Faiança » Origens e história

Minoan Snake Goddess, Knossos. ()

Faiança egípcia é uma substância vítrea mais habilmente fabricada pelos antigos egípcios (embora o processo foi desenvolvido na Mesopotâmia, primeiro no seu e, mais tarde, Babilônia). Alguns dos maiores fabricantes faiança da antiguidade foram os fenícios de cidades como tiro e Sídon, que foram tão perito em vidro que acredita-se que inventaram o processo de fazer. Faiança foi feita por cristais de quartzo ou areia juntamente com diferentes quantidades de sódio, potássio, cálcio, magnésio e óxido de cobre de moagem. A substância resultante formou-se em qualquer forma era desejada, se um amuleto, grânulos, um broche ou uma estatueta e então disse peças foram aquecidas. Durante o aquecimento, as peças que endurecer e desenvolver uma cor brilhante finamente vitrificada. Acredita-se que os artesãos egípcios aperfeiçoaram faiança na tentativa de imitar o turquesa e outras difíceis de encontrar pedras. Os silicatos de cálcio na mistura foram responsáveis por cores brilhantes e o revestimento vítreo.
Os egípcios usavam faiança para o fabrico de jóias (anéis, amuletos, colares), mas também na estatuária, de escaravelhos, para criar o tabuleiro e peças para o jogo de Sennet, mobiliário e mesmo para taças e copos. Entre os objetos mais populares feitos de faiança, no entanto, foram as bonecas Shabti que foram colocadas nos túmulos dos mortos. O Shabti era uma figura, às vezes formada à semelhança do falecido, que tomaria o lugar da pessoa falecida em projetos de trabalho comunal, ordenado pelo Deus Osíris, na vida depois da morte do campo de juncos.
A palavra egípcia para faiança era tjehenet , que significa 'brilhante' ou 'brilhando' e a faiança foi pensado para refletir a luz da imortalidade.
Os pobres do Egito, se sequer podiam comprar uma boneca Shabti, teria um feito de madeira, enquanto os mais ricos e nobres comandaram Shabti de faiança. As cores da faiança foram pensadas para ter especial simbolismo como azul para refletir o rio Nilo, na terra e na outra vida, verde para o re-nascimento em campo de juncos, vermelho para proteção e assim por diante. A palavra egípcia para faiança era tjehenet , que significa 'brilhante' ou 'brilhando' e a faiança foi pensado para refletir a luz da imortalidade. Então era faiança associada a vida depois da morte egípcio que as telhas para as paredes da câmara de túmulos foram feitas de faiança, como foi visto no túmulo do rei Djoser em Saqqara e, mais famosa, na tumba de Tutankhamum, onde mais de cem objetos foram totalmente ou parcialmente de faiança.

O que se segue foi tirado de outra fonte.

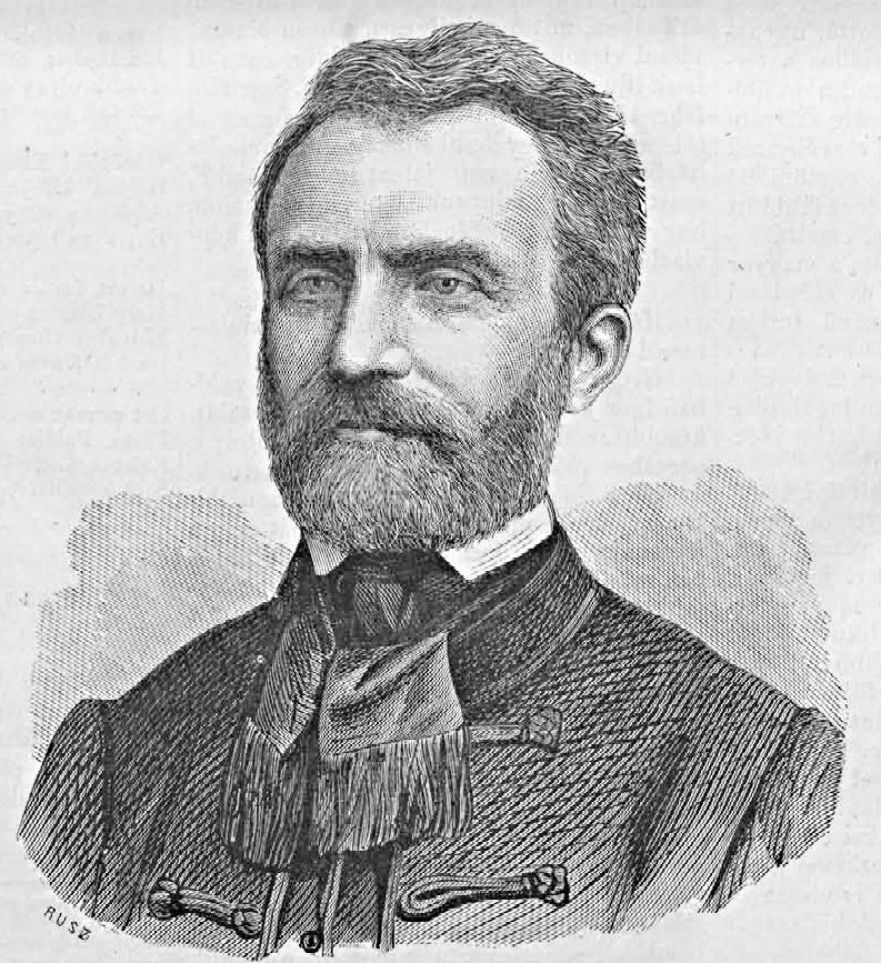 Pauler Tivadar (1816–1886) akadémikus, politikus, miniszter. Rusz Károly metszete (Vasárnapi Ujság, 1871. február 19.)

Egyptian Beadnet Dress (Detail)

Vestido de Beadnet egípcio (detalhe)

A mais antiga evidência de uma oficina de faiança foi desenterrado em Abidos e datado de 5500 A.C.. O workshop consiste em um número de poços circulares, claramente os restos de fornos, com um revestimento do tijolo e todos eles marcados a fogo. Camadas de cinzas antiga nos boxes são provas de uso contínuo ao longo de muitos anos. Pequenas bolas de argila também foram descobertas, e acredita-se que podem ter sido usado como a superfície na qual grânulos faiança foram disparados nos fornos. Os nomes dos fabricantes de faiança são perdidos ao histórico de salvar para um homem, Rekhamun, que era conhecido como "Fazedor de faiança de Amon" e outro conhecido como Debeni, o supervisor dos trabalhadores de faiança. Dos outros artesãos em faiança e deve ter havido muitos, nada é conhecido.